O Movimento Vamos Mudar, ao vencer as eleições autárquicas locais, terá pela frente um trabalho árduo, principalmente nas duas maiores freguesias, pois os candidatos vitoriosos não possuem nenhuma experiência política. É necessário, portanto, um tempo de adaptação, para conhecerem os assuntos que dominam o dia-a-dia daqueles órgãos e, principalmente, de tranquilidade e sagacidade para perceberem as necessidades dos seus fregueses.

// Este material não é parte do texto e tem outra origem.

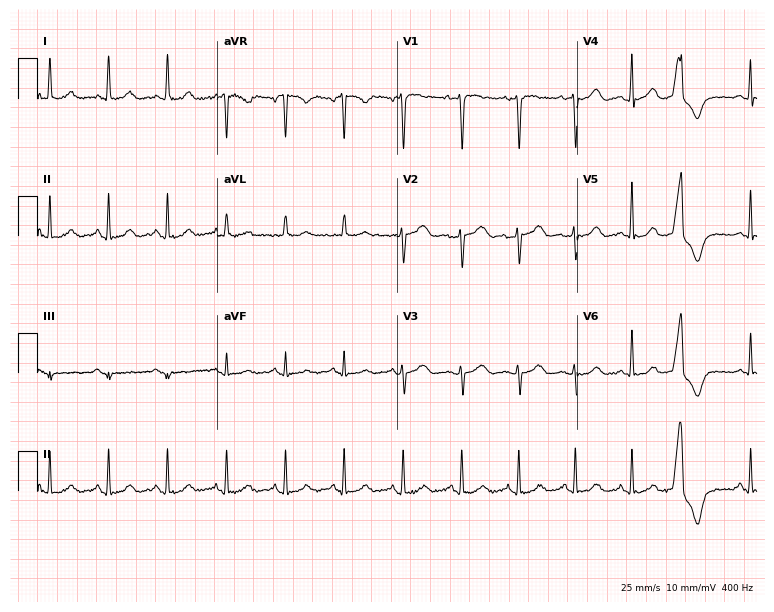
12-lead ECG from a female, 36 years old. Findings include sinus tachycardia (a sinus rate of 100 beats per minute or more).
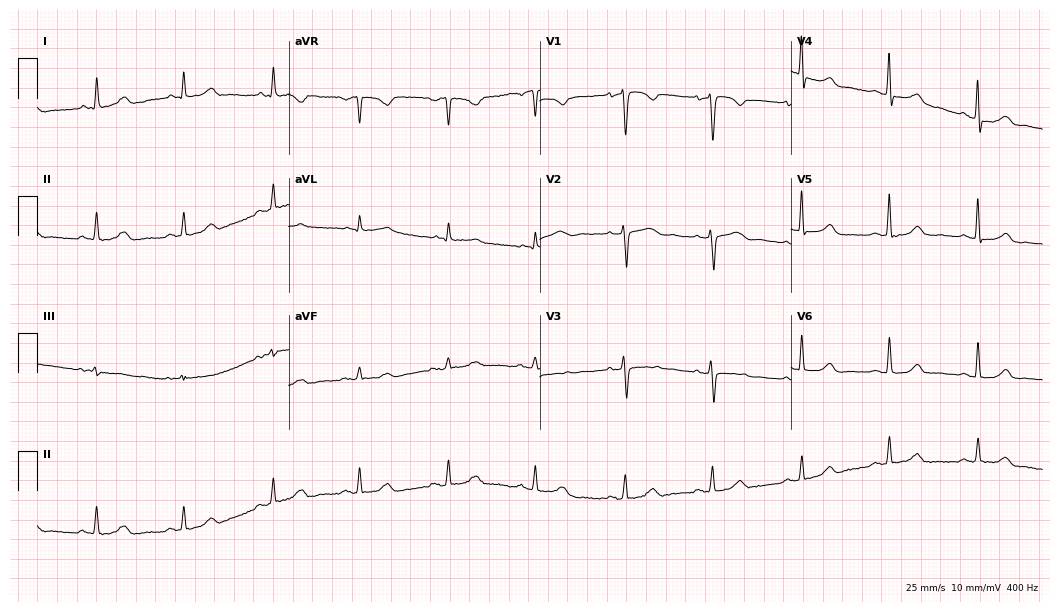
Standard 12-lead ECG recorded from a 55-year-old woman (10.2-second recording at 400 Hz). Read as a normal ECG.
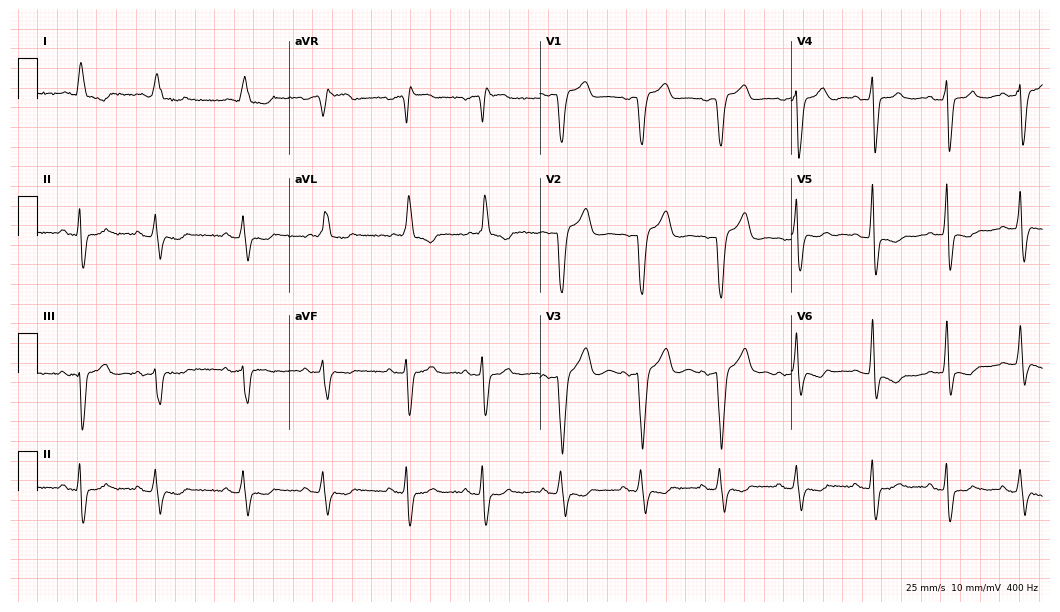
Standard 12-lead ECG recorded from a 74-year-old female patient. None of these six findings is recorded: first-degree AV block, right bundle branch block, left bundle branch block, sinus bradycardia, atrial fibrillation, sinus tachycardia.
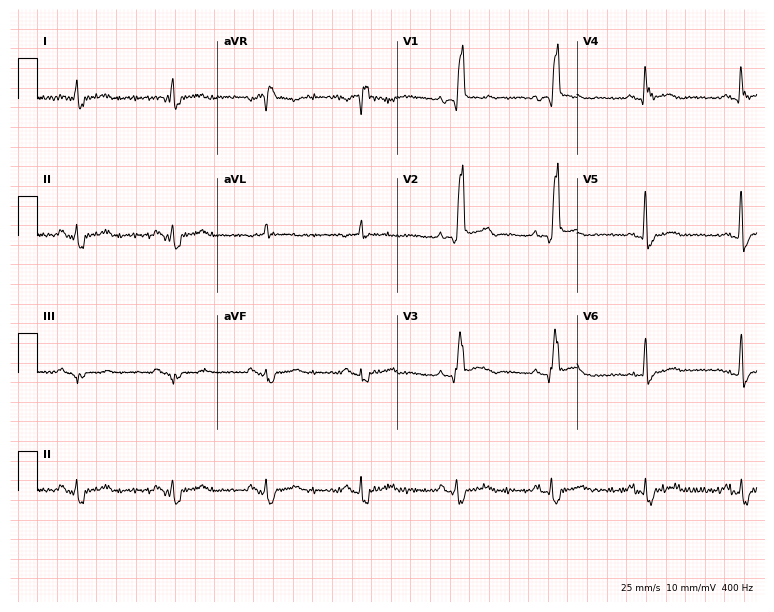
Electrocardiogram, a 60-year-old male. Interpretation includes right bundle branch block.
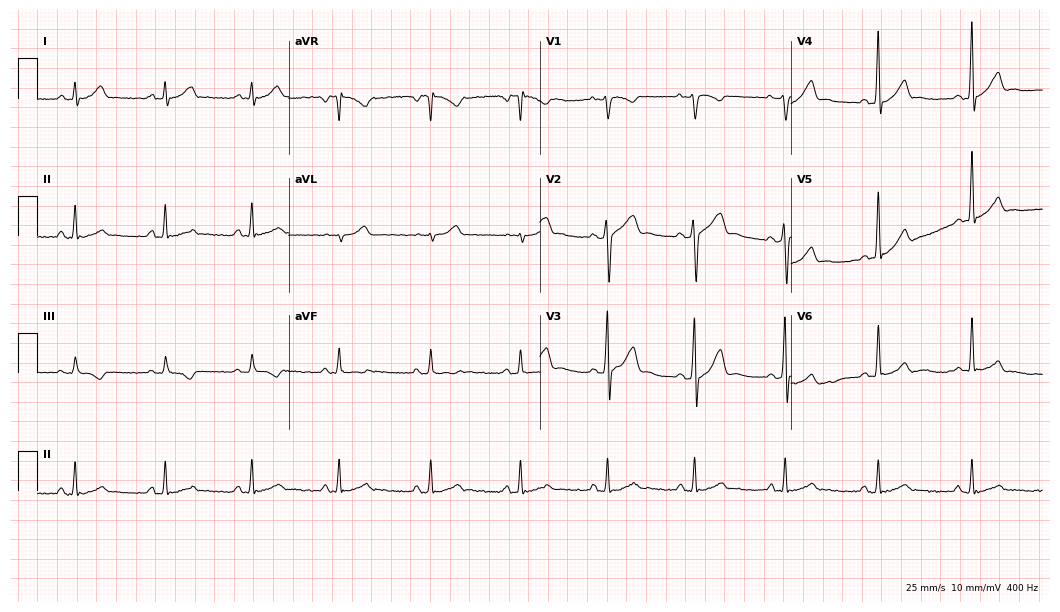
Resting 12-lead electrocardiogram. Patient: a man, 42 years old. Read as a normal ECG.
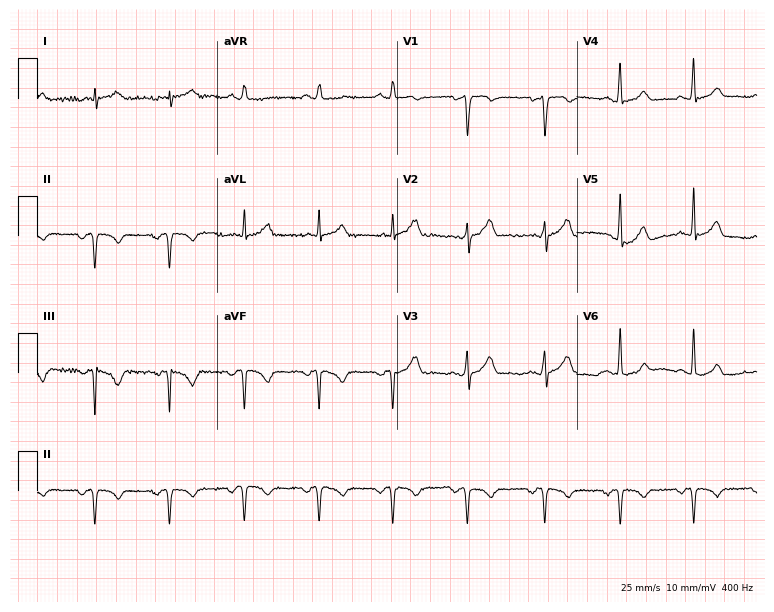
12-lead ECG from a 40-year-old female patient (7.3-second recording at 400 Hz). No first-degree AV block, right bundle branch block (RBBB), left bundle branch block (LBBB), sinus bradycardia, atrial fibrillation (AF) or sinus tachycardia recorded for this tracing. Only these six findings were labelled.
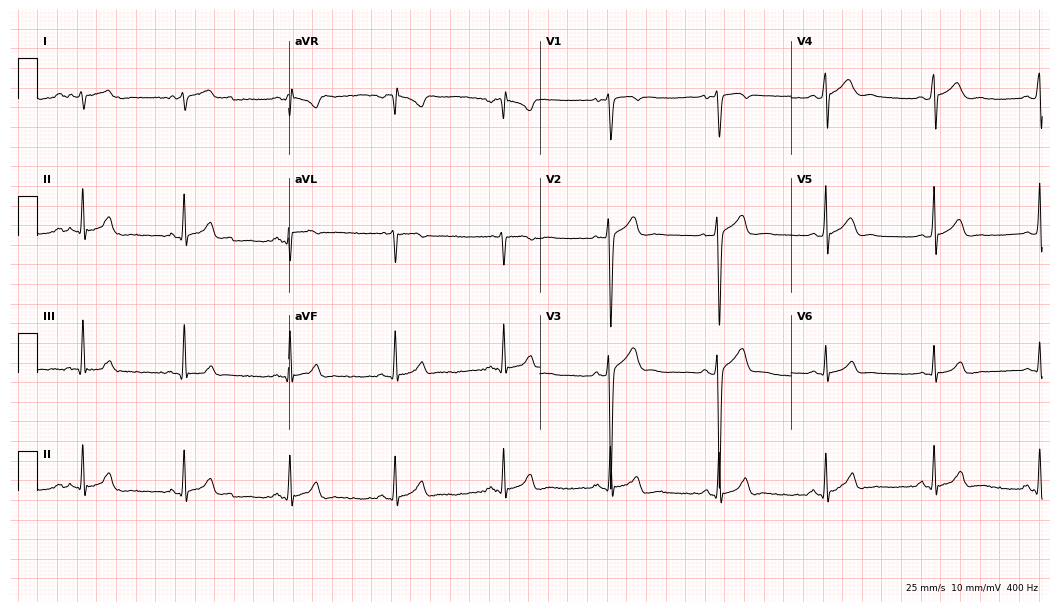
ECG (10.2-second recording at 400 Hz) — a male, 18 years old. Labelled as a normal ECG.
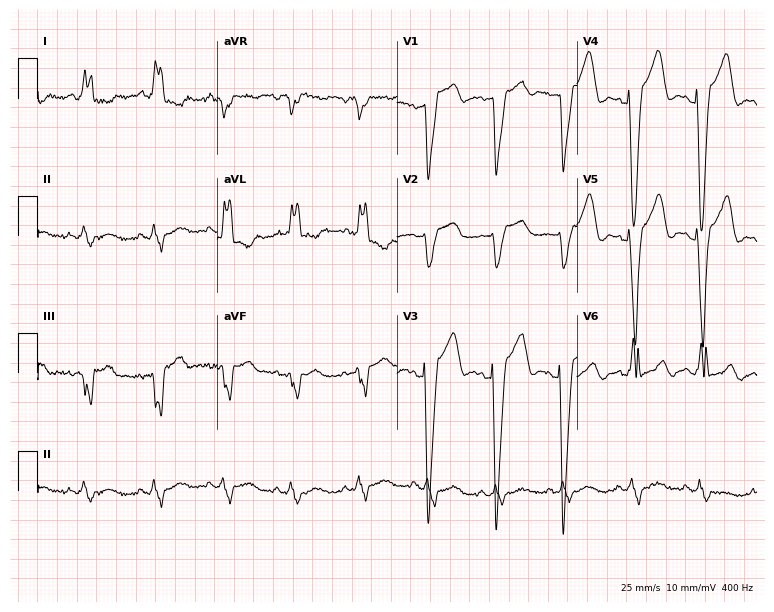
ECG (7.3-second recording at 400 Hz) — a 73-year-old female patient. Findings include left bundle branch block (LBBB).
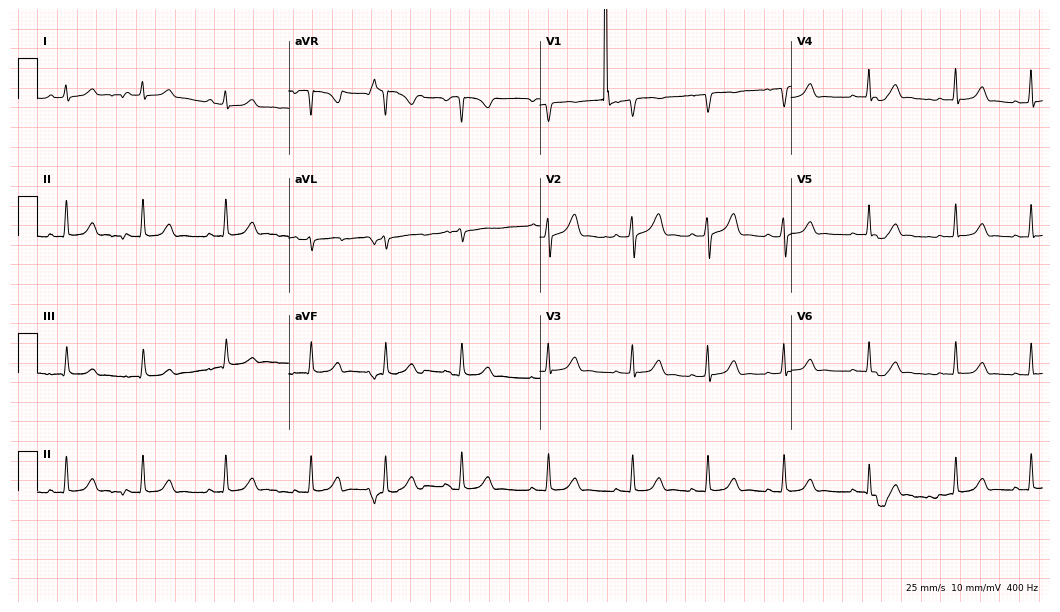
ECG — a 21-year-old woman. Screened for six findings — first-degree AV block, right bundle branch block (RBBB), left bundle branch block (LBBB), sinus bradycardia, atrial fibrillation (AF), sinus tachycardia — none is recorded. Other findings, if any, are not listed.
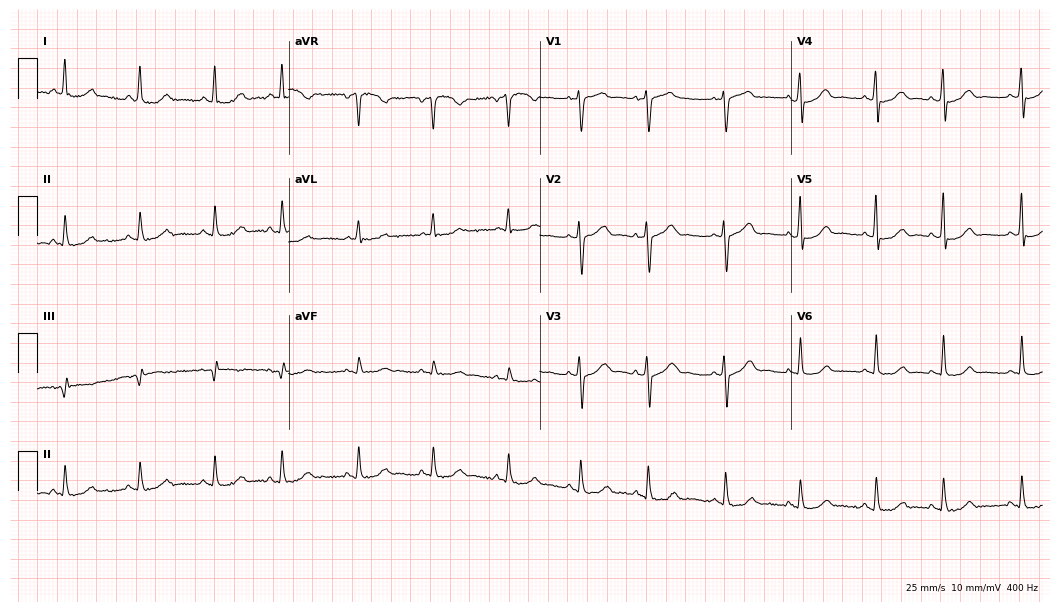
Electrocardiogram (10.2-second recording at 400 Hz), a 74-year-old female patient. Of the six screened findings (first-degree AV block, right bundle branch block (RBBB), left bundle branch block (LBBB), sinus bradycardia, atrial fibrillation (AF), sinus tachycardia), none is recorded. Only these six findings were labelled.
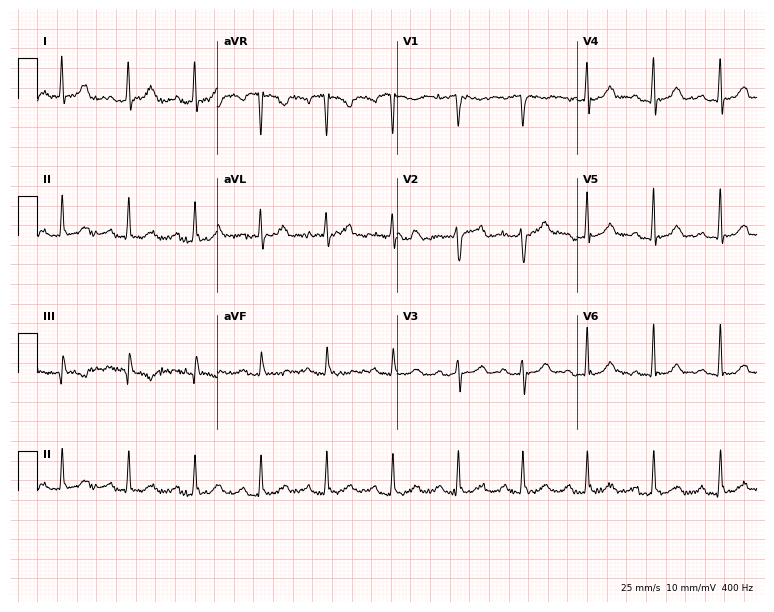
Resting 12-lead electrocardiogram (7.3-second recording at 400 Hz). Patient: a female, 51 years old. Read as a normal ECG.
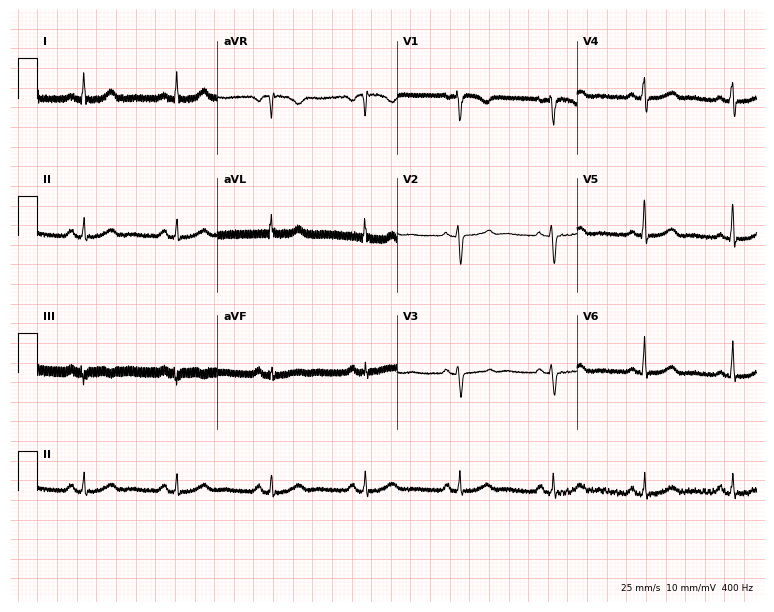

Neste momento, é urgente diminuir os conflitos políticos na região. É imprescindível que exista união de partes para que a qualidade de vida de cada cidadão melhore. Preocupa-me por isso, e grandemente, quem ficará com as pastas da Cultura e da Ação Social.

A apreensão, no que trata à Cultura, é grande pois existem pessoas que a confundem com entretenimento. São campos distintos. A Cultura é o que pode alavancar o concelho, dando-lhe projeção, inclusive internacional, o entretenimento é apenas para divertir os distraídos, enquanto se bebem algumas cervejas e se degustam alguns tremoços.

No que diz respeito à Ação Social – temos de ser honestos – foi uma área bem cuidada pelo PSD, portanto, a fasquia da qualidade deve ser daí para melhor.

Quando se discute política o que mais sobressai é a necessidade de se mostrar que quem está com a razão é o partido A ou B, ou seja, limitamo-nos a um debate meramente institucional, que em nada colabora para a modificação do sistema (esta palavra causa-me urticária) vigente.

A política não está apenas na mão dos partidos, e esta eleição autárquica é prova disso. Está presente na vida de qualquer pessoa, dos mais variados modos. Porém, é necessário que todos os lados percebam que a grande transformação de um concelho passa, em muito, pela consolidação e investimento na Cultura e na Questão Social.

Caldas da Rainha é um exemplo de Democracia Participativa, pois a intervenção direta eleitoral dos cidadãos fez-se nos processos de tomada de decisão e de intendência do exercício do poder. Existe, porém, um detalhe que deve ser muito bem clarificado pelo candidato eleito (Vítor Marques): O Movimento Vamos Mudar possui pessoas de diversos quadrantes políticos, desde a Esquerda à Extrema-Direita, o que significa que é necessário equilibrar pensamentos e ações.

A Democracia Participativa é um modelo interessante para o exercício do poder político, mas o que fazer com os excessos é preocupante. E eles existirão, é inevitável. Todos nós, cidadãos pensantes de um concelho como este desejamos, também, que o deslumbre não cubra os olhos dos inexperientes eleitos. Que estes não se esqueçam que estarão nos cargos para servir o próximo.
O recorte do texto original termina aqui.